Bye Karen

Using data from the SSA, I look to answer the basic question: Has the name Karen been irreparably destroyed?

Bye Karen

After the most recent escapade in the chronicles of Karen, it got me thinking: Have the actions of this small cadre of women permanently tarnished the integrity of the name? Since I've been looking for an opportunity to practice with Jupyter Notebook and Pandas anyways, a weekend project affording that practice and the chance to strike back at the cult of Karen seemed like double bonus. With that, let's take a look at some of my findings (you can check out the full notebook on Github).


Reframed at the most basic level, the question I wanted to answer was: Did the 'Karen' movement - which began in 2018 and started gaining significant traction in 2019-2020 - have a meaningful effect on the popularity of the name for newborns. As a first step towards answering this, I needed data. Luckily, the SSA exposes a portal for viewing the popularity of baby names going back to the late 1800s. Using a simple scraper, I collected the following:

  1. A static list of the top 20 baby names from 1970 (I chose this date due to the popular correlation of Karen figures to the baby boomer segment). Karen was the 12th most popular female name that year with close to 1% adoption across female babies, immediately following Julie and preceding Laura.
  2. For each name in this static list, I collected its popularity by year as a rank from 1-1000 (names greater than rank 1000 aren't surfaced in queries and are simply dropped from that years' results). This data is read into a DataFrame having columns name, year, and rank.

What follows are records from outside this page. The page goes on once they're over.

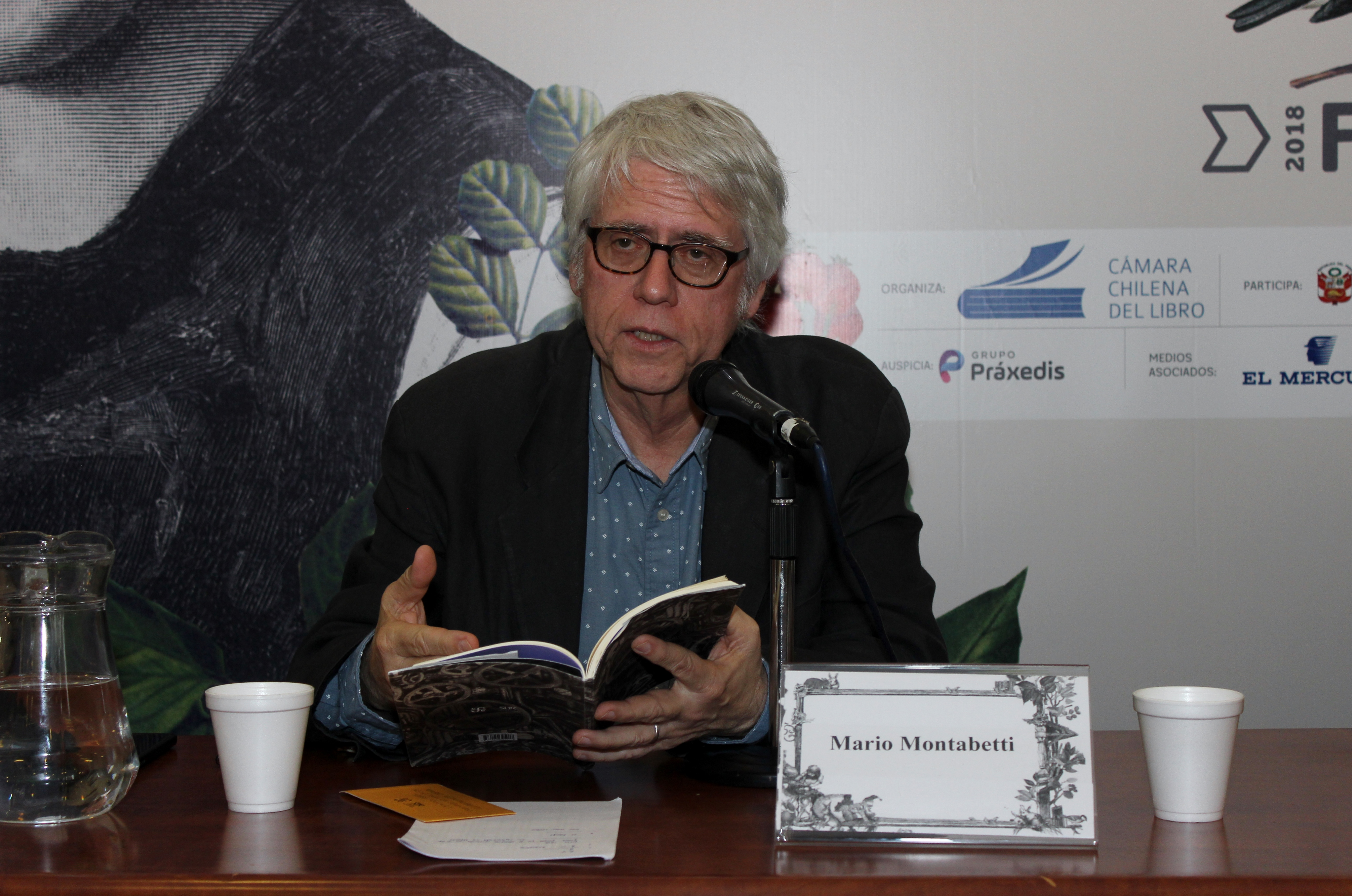 El poeta peruano Mario Montalbetti en la Feria Internacional del Libro de Santiago 2018.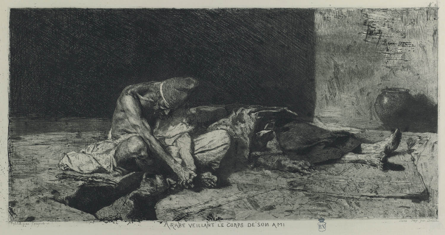 Árabe velando el cadáver de su amigo. Aguafuerte y aguatinta 21,6 x 41 cm Biblioteca Nacional Madrid Publicado en 1878 por Goupil y Cia. en París.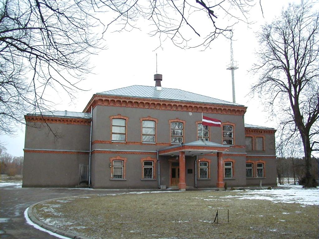 Ādažu pagastnams 2000-03-12

After reading in and parsing the data, the next step was doing some basic data exploration. Side note: I wish I had more Pandas experience at this point!

uh-oh Karen

Interesting! While the names in close popularity-proximity from 1970 saw relatively minor changes in popularity from 2018 - 2020 (the average change in rank being 27 and 11 for Julie and Laura, respectively), Karen dropped a whopping 97 spots in the rankings! Further, I would posit that with the Karen meme really hitting in 2019, the effects on names should surface on a 1-9 month lag, explaining the cataclysmic descent not hitting till 2020.

But is it possible this effect is somewhat cyclical? Perhaps looking back in the history of the name we'd see a similar pattern having occurred previously.

in short, Karen took a nosedive

While the name seems to have been on somewhat of a....downturn, it certainly seems to have taken a turn for the worse in 2020.

Next, I looked at some of the other names from the list to see how they tended to move over time. There were certainly a few surprises:

Dawn with a brief spike in popularity
Elizabeth, truly timeless

However, none had the breathtaking drop in rank Karen enjoyed.

To get a better sense of how the change in rank Karen saw in 2020 differed from the normal fluctuations seen for the names in the list I created a new DataFrame tracking the average change in rank by name, the max change in rank seen by that name through its history, and the delta between its average and max rank change.

Karen easily with most drastic drop

Based on this, we can see the delta between Karen's max rank drop and average is more than 30% greater than the next largest drop!

Karens max rank change vs. the average for the name

Takeaways and Opportunities for Future Exploration

In short, it seems safe to say that the Karen pandemic of 2018-2020 has had a dire effect on the standing of the name. Of course, without more rigorous statistical analysis we can't say with any degree of certainty that the observations aren't part of a natural pattern, but at first glance it seems pretty damning.

This being a weekend project, it's definitely not the sort of thing I'd show off in my portfolio. Not that I'd necessarily want to show off a thinly veiled blasting of Karen in a portfolio anyway. Anyways...some ways we could improve the layout of the analysis include:

  1. Pulling additional names into the experiment. Especially interesting would be analyzing a name surrounded by similar levels of venom (perhaps, oh I don't know, something like Jeffrey) and referencing its movement in rank against the Karen.
  2. Applying a rigorous statistical analysis to better understand the probability of seeing the sort of rank movement observed without the presence of outside influence.

That's all for now folks. Stay safe out there, you've got Karen and a virus to watch out for.